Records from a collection

________________________________________

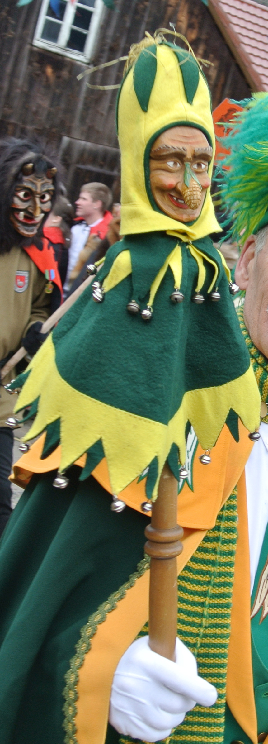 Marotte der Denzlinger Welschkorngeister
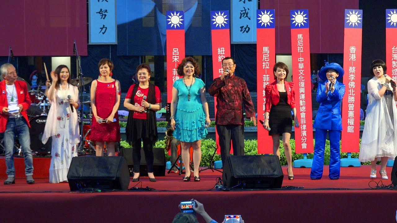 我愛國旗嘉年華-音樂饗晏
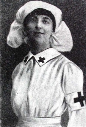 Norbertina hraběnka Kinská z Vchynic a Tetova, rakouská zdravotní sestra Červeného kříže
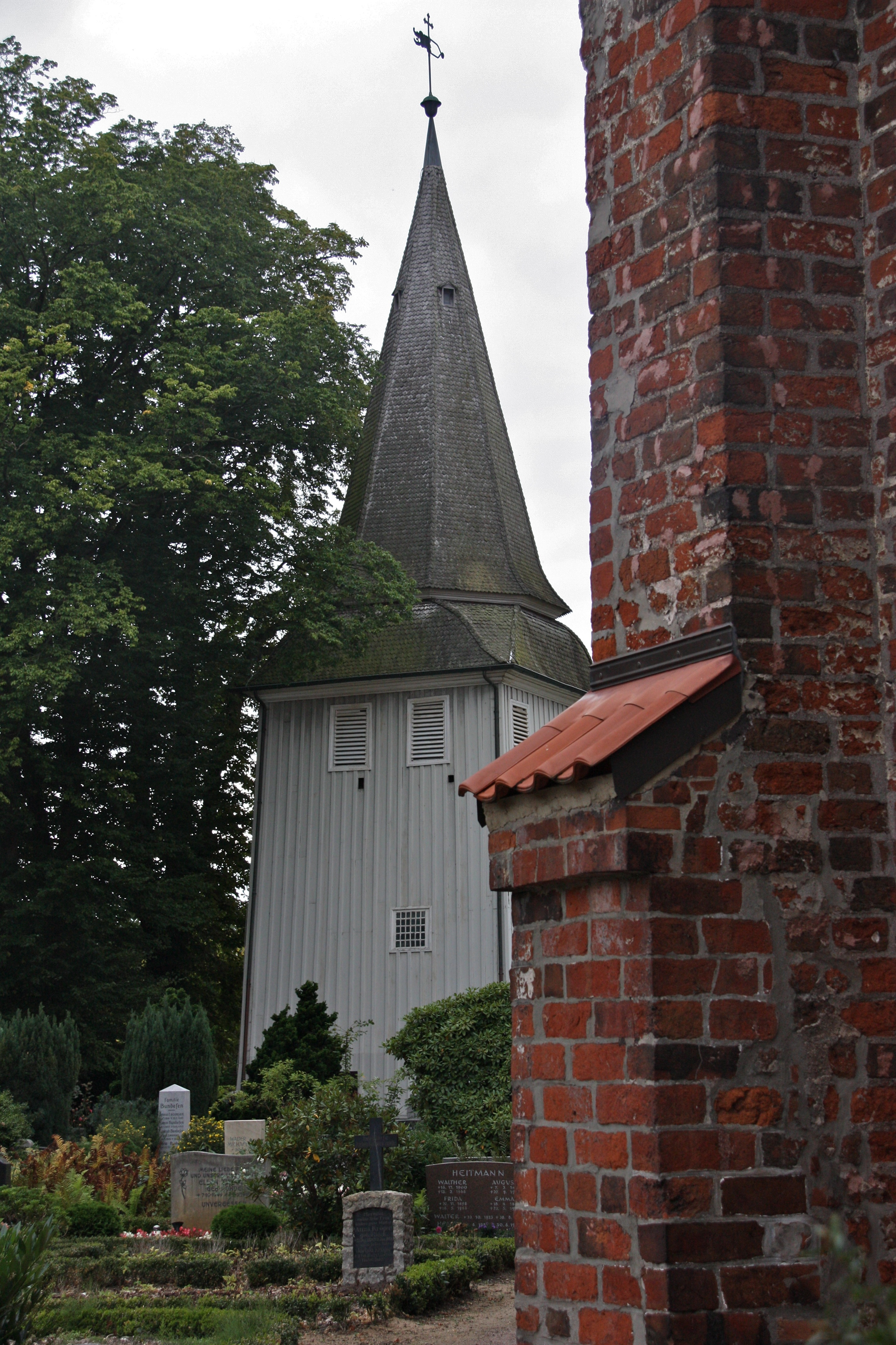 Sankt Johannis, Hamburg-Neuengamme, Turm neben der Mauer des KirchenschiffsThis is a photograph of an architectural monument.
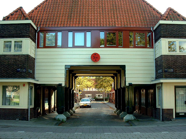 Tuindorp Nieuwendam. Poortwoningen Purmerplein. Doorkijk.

________________________________________

- [Task item]:
Set all of the records down once more, letter for letter, with the images removed.

- [Final answer]:
 Marotte der Denzlinger Welschkorngeister
 我愛國旗嘉年華-音樂饗晏
 Norbertina hraběnka Kinská z Vchynic a Tetova, rakouská zdravotní sestra Červeného kříže
 Sankt Johannis, Hamburg-Neuengamme, Turm neben der Mauer des KirchenschiffsThis is a photograph of an architectural monument.
 Tuindorp Nieuwendam. Poortwoningen Purmerplein. Doorkijk.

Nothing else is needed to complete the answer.